As San Francisco insurance attorneys, we know one of the most devastating loses is one’s home. When something takes away a home, everything is upended and we need our insurance providers to come to our aide quickly so we can move on with our lives. Unfortunately, that is often when insurance companies stall and engage in unscrupulous and illegal behavior. fire.jpg

This week, California insurance regulators under the Department of Insurance have filed three actions against an American International Group Inc. (AIG) owned subsidiary company, New York based New Hampshire Insurance Co, over how it handled claims from that 2008 Sayre fires that devastated over 11,000 acres in the Los Angeles area in what has been dubbed the worst loss of homes due to fire in the city’s history. On that horrible November day, 600 structures were destroyed, leading the Mayor of Los Angeles and the Governor of California to declare a state of emergency.

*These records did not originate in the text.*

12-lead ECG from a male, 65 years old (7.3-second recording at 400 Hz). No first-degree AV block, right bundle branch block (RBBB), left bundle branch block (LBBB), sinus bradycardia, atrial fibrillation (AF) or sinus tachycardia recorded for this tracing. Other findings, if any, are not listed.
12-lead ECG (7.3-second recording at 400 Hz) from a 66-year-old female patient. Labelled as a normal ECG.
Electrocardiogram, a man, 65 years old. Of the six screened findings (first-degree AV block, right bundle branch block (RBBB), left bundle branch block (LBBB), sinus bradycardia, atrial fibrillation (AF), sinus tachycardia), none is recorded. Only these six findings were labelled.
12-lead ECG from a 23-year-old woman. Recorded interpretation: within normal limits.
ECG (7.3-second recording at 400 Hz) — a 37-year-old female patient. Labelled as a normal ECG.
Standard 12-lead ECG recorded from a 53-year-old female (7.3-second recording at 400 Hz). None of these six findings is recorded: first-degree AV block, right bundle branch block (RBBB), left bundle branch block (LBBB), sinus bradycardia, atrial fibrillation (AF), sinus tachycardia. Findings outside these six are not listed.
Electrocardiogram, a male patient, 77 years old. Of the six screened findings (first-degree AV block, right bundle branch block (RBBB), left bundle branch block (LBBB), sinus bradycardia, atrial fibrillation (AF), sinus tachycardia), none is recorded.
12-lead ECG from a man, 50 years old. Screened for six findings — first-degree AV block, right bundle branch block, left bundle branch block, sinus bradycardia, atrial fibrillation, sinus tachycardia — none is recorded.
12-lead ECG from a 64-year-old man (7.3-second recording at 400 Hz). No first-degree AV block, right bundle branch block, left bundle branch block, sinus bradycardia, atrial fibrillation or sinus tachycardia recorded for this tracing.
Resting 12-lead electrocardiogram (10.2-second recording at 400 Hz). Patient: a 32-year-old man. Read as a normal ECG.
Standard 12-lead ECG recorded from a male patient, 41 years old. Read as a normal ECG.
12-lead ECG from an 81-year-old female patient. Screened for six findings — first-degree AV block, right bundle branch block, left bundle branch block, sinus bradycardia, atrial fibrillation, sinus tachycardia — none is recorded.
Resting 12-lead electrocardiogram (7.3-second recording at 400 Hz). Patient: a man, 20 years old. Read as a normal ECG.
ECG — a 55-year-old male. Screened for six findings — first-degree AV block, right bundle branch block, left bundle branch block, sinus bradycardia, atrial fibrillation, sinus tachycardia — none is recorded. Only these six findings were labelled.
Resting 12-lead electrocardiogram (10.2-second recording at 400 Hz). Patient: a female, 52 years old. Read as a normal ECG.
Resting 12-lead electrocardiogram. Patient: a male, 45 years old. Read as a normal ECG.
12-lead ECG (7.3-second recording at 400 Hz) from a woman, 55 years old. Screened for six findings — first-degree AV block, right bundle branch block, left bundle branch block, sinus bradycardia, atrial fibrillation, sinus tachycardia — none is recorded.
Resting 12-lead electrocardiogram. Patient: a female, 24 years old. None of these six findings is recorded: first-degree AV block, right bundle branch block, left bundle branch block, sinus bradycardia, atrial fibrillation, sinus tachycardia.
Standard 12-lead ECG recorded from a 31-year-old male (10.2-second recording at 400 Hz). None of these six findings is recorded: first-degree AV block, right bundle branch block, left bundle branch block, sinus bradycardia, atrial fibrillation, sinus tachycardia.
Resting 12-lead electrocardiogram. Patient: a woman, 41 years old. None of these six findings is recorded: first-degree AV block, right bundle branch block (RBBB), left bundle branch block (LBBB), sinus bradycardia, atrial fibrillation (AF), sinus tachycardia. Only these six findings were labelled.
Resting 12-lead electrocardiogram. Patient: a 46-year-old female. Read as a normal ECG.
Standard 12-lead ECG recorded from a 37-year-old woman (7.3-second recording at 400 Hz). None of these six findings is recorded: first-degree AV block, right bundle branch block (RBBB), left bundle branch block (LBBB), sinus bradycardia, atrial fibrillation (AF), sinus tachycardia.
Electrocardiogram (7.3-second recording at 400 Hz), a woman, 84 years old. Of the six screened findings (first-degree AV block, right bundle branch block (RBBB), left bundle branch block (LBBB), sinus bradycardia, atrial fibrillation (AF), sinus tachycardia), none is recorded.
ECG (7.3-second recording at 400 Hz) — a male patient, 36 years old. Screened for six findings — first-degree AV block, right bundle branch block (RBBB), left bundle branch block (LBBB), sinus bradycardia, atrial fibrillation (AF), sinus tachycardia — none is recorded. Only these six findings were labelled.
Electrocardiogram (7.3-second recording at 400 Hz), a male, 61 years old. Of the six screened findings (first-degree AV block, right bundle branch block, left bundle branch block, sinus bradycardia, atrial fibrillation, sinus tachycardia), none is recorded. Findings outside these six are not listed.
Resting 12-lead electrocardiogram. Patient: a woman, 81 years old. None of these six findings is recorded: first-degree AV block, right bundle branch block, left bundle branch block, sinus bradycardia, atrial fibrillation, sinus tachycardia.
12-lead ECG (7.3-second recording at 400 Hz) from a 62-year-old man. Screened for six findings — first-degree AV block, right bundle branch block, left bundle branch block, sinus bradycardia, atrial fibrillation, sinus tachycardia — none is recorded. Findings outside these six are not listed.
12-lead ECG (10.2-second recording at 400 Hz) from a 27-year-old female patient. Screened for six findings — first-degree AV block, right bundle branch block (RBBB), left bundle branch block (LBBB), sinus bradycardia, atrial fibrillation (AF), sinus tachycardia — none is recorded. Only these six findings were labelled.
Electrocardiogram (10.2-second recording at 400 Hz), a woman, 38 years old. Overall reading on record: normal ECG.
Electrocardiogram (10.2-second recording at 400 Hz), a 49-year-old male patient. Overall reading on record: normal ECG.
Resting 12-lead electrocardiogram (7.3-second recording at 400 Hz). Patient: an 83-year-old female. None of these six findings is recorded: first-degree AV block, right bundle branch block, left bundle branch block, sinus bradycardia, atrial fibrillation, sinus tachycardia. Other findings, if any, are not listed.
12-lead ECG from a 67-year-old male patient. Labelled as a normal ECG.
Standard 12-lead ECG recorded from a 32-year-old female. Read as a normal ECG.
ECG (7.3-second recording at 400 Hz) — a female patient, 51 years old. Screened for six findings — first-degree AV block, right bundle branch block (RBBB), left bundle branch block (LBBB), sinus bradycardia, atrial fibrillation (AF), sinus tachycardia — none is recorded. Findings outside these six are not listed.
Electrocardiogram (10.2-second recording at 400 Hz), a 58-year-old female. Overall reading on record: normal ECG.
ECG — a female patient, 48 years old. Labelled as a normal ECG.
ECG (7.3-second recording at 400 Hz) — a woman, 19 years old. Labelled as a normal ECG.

At the Oakridge Mobile Home Park alone 480 mobile homes were totally destroyed, and New Hampshire Insurance covered 370 of them with Mobile Homeowners Policies.

In the months after the Sayre fires, the Department of Insurance received numerous complaints about the insurance company’s handling of claims and investigated those complaints. The Department eventually cited New Hampshire and another subsidiary, York Risk Services Group Inc, with 125 violations of the California Insurance Code with unfair or deceptive claims practices in failing to diligently handle claims. Each of these violations, if substantiated, would have a civil penalty of $5,000 per act, raised to $10,000 if the act was willful. Department general counsel Adam M. Cole stated to reporters this week that, “We expect insurers and their agents to be thoroughly diligent in handling claims, especially at times of devastation such as the Sayre fire. The allegations in this case reflect a troubling lack of attention to consumer needs by New Hampshire Insurance Company.”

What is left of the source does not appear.